Some startup tips

Hi,

I was thinking of trying out OpenCL for running calculations on a Mandelbrot program and I have a few questions.

As far as I know you want to have as many workers as possible (well not as many as you can maybe but quite a few anyway). Mandelbrot is calculated by performing a number of iterations for each pixel on the screen.
Is it a good idea to have one worker for each pixel (this would limit the window to 512x512 on my computer it seems since local_work_size == global_work_size == 512) or what do you think?

If I have one worker per pixel how do I get the index of the pixel? I’ve tried get_global_id(0)*512 + get_local_id(0) but that didn’t seem to work at all.

Otherwise I could just calculate each row in one worker but the problem is if I have more than 512 rows, how is this best soloved?

Regards
Nicklas

As far as I know you want to have as many workers as possible (well not as many as you can maybe but quite a few anyway).

Yes, you are right.

Is it a good idea to have one worker for each pixel (this would limit the window to 512x512 on my computer it seems since local_work_size == global_work_size == 512) or what do you think?

I think that one work-item per pixel is a great place to start (*). I don’t think you will have to limit yourself to 512x512 since there’s no need for the local work size to be a particular number. Correct me if I’m wrong, but in naive Mandelbrot computations each pixel is independent of the rest. If that is the case, then the local size does not matter and you can make the picture as large as you want.

If I have one worker per pixel how do I get the index of the pixel? I’ve tried get_global_id(0)*512 + get_local_id(0) but that didn’t seem to work at all.

What you want is: x = get_global_id(0); y = get_global_id(1);

Otherwise I could just calculate each row in one worker but the problem is if I have more than 512 rows, how is this best soloved?

Computing one row in each work-item would produce too few work-items for the GPU to perform well.

(*) The only downside of that approach is that some pixels in the Mandelbrot set take much longer to compute than some others and they will become the bottleneck of the algorithm. However, one work-item per pixel is definitely the right place to start; don’t worry about performance too much at this stage.
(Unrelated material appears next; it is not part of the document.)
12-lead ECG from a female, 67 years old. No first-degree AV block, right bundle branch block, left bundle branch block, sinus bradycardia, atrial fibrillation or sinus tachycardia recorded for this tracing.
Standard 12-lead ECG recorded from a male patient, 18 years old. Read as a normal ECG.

Oh, I though that the global size was the number of “threads” and local size was the number of items per thread and that you couldn’t have more “threads” than cores which is 512 in my case. Maybe this is incorrect?

Ahh, thanks!

Oh, I though that the global size was the number of “threads” and local size was the number of items per thread and that you couldn’t have more “threads” than cores which is 512 in my case. Maybe this is incorrect?

The standard intentionally avoids the term “thread” since it means very different things to different people. The global size represents the total number of work-items you want to spawn. You can think of each work-item as a scalar processor.
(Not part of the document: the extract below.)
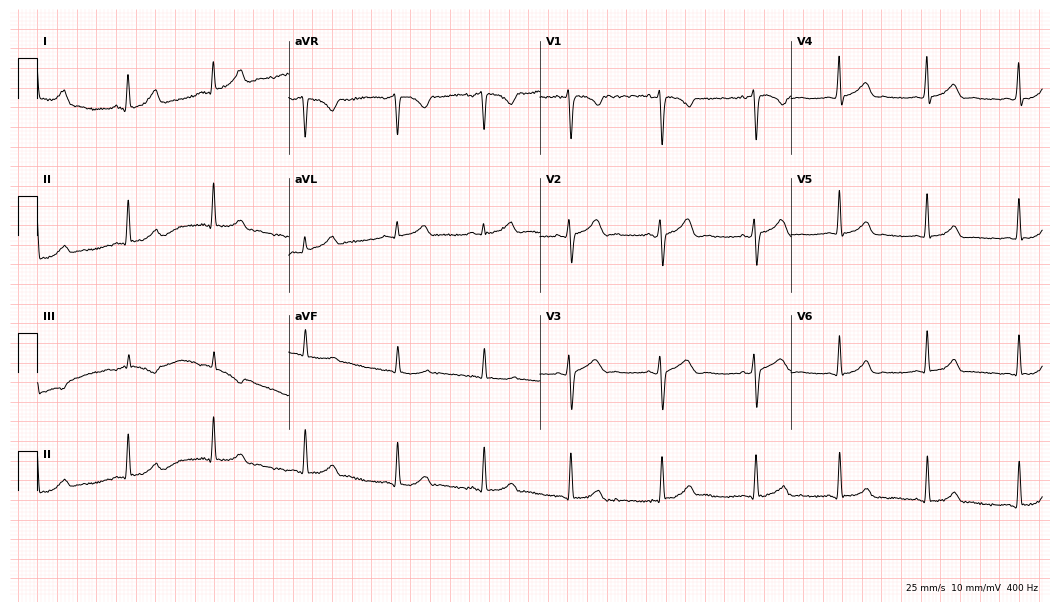
Resting 12-lead electrocardiogram (10.2-second recording at 400 Hz). Patient: a woman, 22 years old. Read as a normal ECG.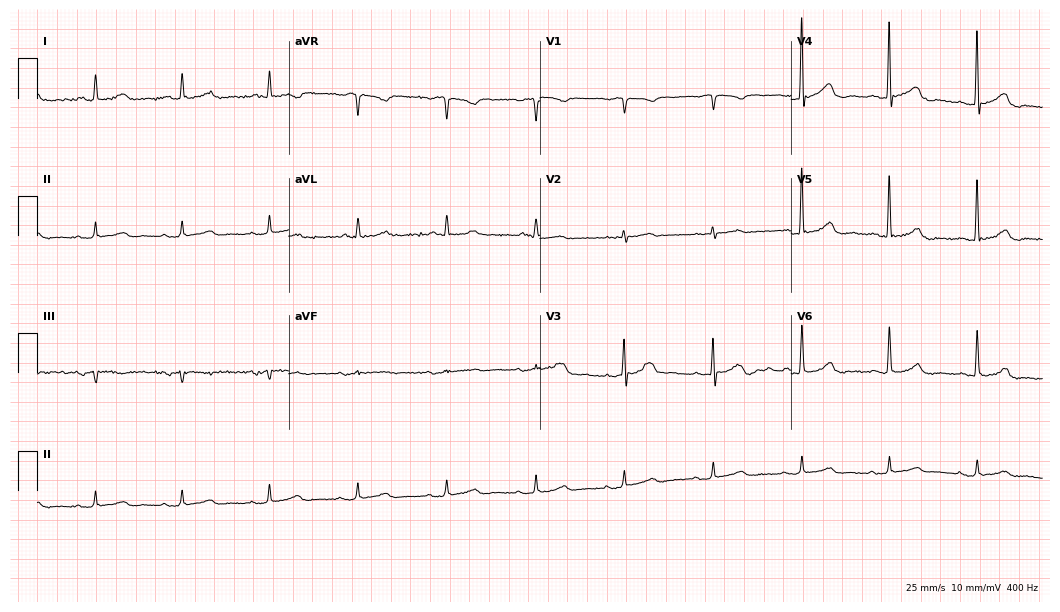
Standard 12-lead ECG recorded from an 84-year-old female patient (10.2-second recording at 400 Hz). Read as a normal ECG.

A small collection of work-items forms a work-group. Work-items within the same work-group can communicate through local memory and synchronize using execution barriers. Local memory and some other shared resources are the reason why you can’t have very large work groups.

Thanks for a very detailed answer :slight_smile:
I’ll continue to mess around with it and see how it goes.

BTW, what’s the best/easiest way to represent floating numbers with a large amount of decimals in opencl?

BTW, what’s the best/easiest way to represent floating numbers with a large amount of decimals in opencl?

If your device supports double-precision floats, that’s an easy way that may have enough range/precision for your needs. Query the device extension string for cl_khr_fp64 and start your kernels with this:

#pragma OPENCL EXTENSION
cl_khr_fp64 : enable

If doubles are not good enough there are other --more troublesome-- ways to go about it.